(Dataset items)
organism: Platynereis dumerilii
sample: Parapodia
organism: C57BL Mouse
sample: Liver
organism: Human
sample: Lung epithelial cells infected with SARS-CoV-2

--

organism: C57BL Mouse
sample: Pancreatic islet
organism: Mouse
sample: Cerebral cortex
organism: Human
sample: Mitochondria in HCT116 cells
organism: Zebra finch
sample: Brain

==

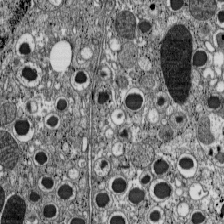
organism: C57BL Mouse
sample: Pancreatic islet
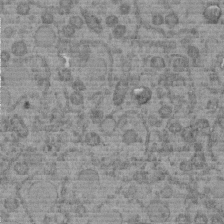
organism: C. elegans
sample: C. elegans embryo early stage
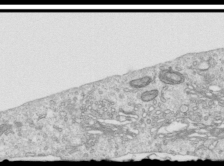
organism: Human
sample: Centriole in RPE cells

• Task details: In the entries above, one line contains "organism: Platynereis dumerilii" and another contains "sample: Lung epithelial". Reproduce exactly those two lines and the lines between them, nothing else.

• Written response:
organism: Platynereis dumerilii
sample: Parapodia
organism: C57BL Mouse
sample: Liver
organism: Human
sample: Lung epithelial cells infected with SARS-CoV-2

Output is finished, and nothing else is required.